The following is a brief introduction to some common algorithms for data analysis:

a: Association analysis algorithm

Many APPs will recommend products in the form of "best combination", so that consumers can see the products they are interested in. There is an efficient algorithm to deal with this kind of problem - Apriori algorithm (a priori algorithm) . It is a classic association rule mining algorithm, which is used to find out the sets that often appear together - frequent itemsets .

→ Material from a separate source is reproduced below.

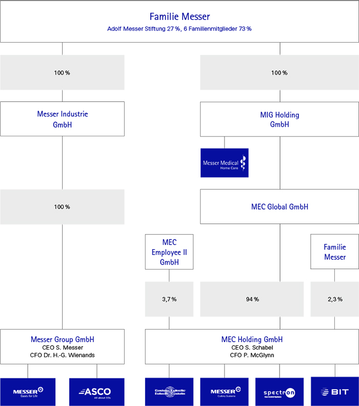 Struktur der Messer Cutting Systems GmbH

The Apriori algorithm proposes two concepts: support and confidence . The support degree represents the proportion of a product or a collection of products appearing in the entire data set. For example, in 100 purchase records, people purchased product A 30 times, and 30% is the support degree. Confidence represents the probability of purchasing other commodities at the same time after purchasing a certain commodity. Assuming that among the 30 people who bought commodity A, 15 people bought commodity B at the same time, then 15/30=50% is the ratio of commodity B to A. Confidence.

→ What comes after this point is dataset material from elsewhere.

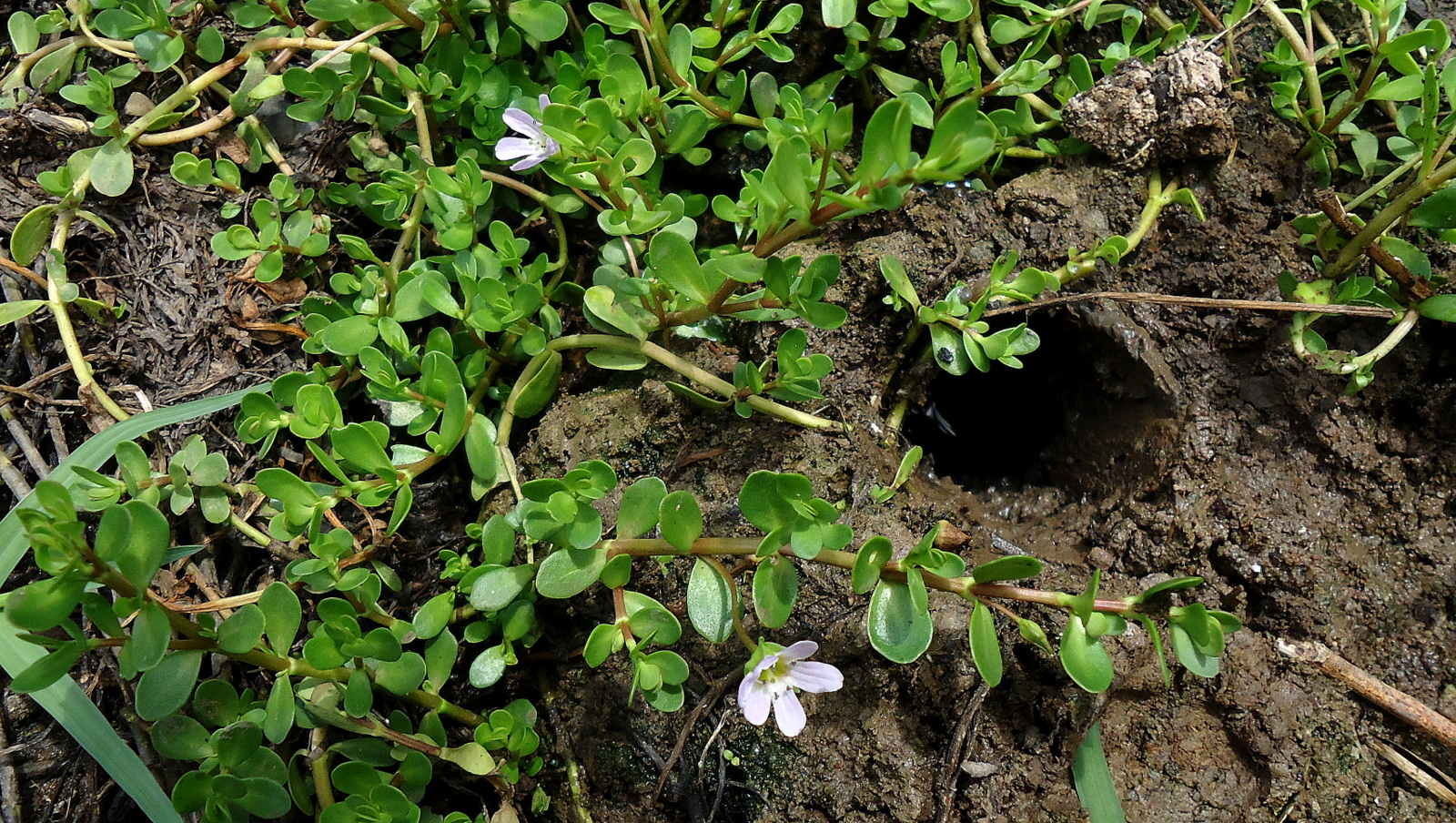 Bacopa monnieri (L.) Pennell

Both support and confidence are important metrics. Operate as a store, first filter out some products with little purchase volume in the province through the support degree ; the confidence degree indicates the association rule of the two commodities, the confidence degree is equal to the conditional probability, the higher the correlation, the stronger the correlation, and the correlation can be found Strong product mix.

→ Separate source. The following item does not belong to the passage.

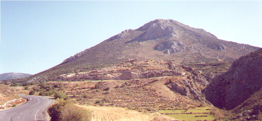 eigen foto
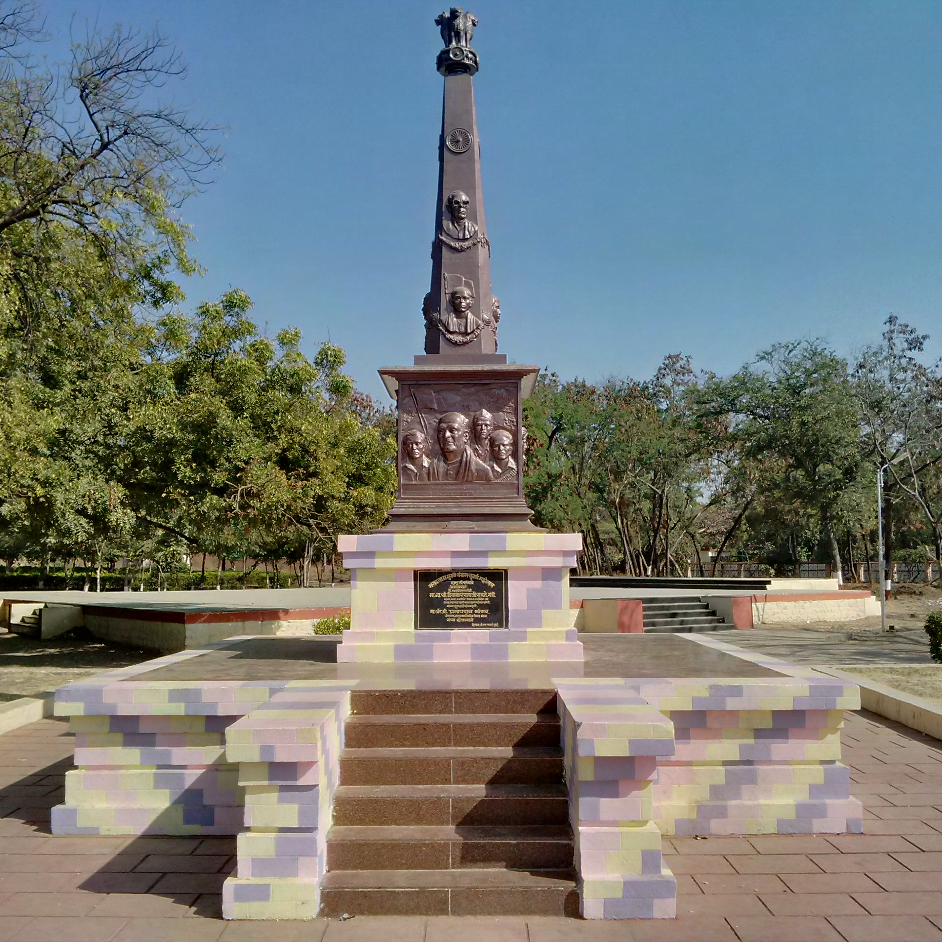 Marathwada Martyr Monument, at Marthwada Mukti Sangram Park, Parbhani

Apriori algorithm has a priori principle when calculating association rules : if a certain set is frequent (occurs frequently), then all its subsets are also frequent. This principle is very intuitive, but if you look at it in reverse, you will find another meaning: if a certain set is not frequent, then all its supersets are not frequent. That is, if {A} is not frequent, then all sets including A such as {A, B} are also infrequent. This conclusion greatly simplifies the calculation process:

举例,假设我们拥有一批顾客购买商品的清单,Apriori算法计算过程如下:
第1步:设定支持度、置信度的阈值。
第2步:计算每个商品的支持度、去除小于支持度阈值的商品。
第3步:将商品(或项集)两两组合,计算支持度,去除小于支持度阈值的商品(或项集)组合。
第4步:重复上述步骤,直到把所有非频繁集合都去掉,剩下的频繁项集,就是经常出现的商品组合。
第5步:建立频繁项集的所有关联规则,计算置信度。
第6步:去掉所有小于置信度阈值的规则,得到强关联规则。对应的集合就是我们要找的具有
高关联关系的商品集合。
第7步:针对得到的商品集合,从业务角度分析实际意义。

It can be seen from the above that the essence of the Apriori algorithm is " counting" , which loops through which combinations frequently appear together and finds them out. The Apriori algorithm screens the original data set layer by layer through the two thresholds of support and confidence , and eliminates some unqualified combinations each time until the best combination is found.

b: User portrait and product recommendation

In addition to association analysis, another common application scenario of data analysis is to build user portraits. User portraits are the overall business picture of users abstracted by enterprises through data, depicting consumers' social attributes, consumption habits, and consumption behaviors, and providing a basis for product design and advertising push. For example, Douyin uses data such as likes and collections to describe users and push content they are interested in.

c: Advertising psychology and AB testing

When you take the coupons given to you by the merchants and try to make various orders, combine orders, etc., you get certain discounts, but you spend more money and buy a lot of unnecessary items. Behind this is that businesses are using big data analysis, advertising psychology, behavioral economics and other means to guide users to make certain decisions and behaviors.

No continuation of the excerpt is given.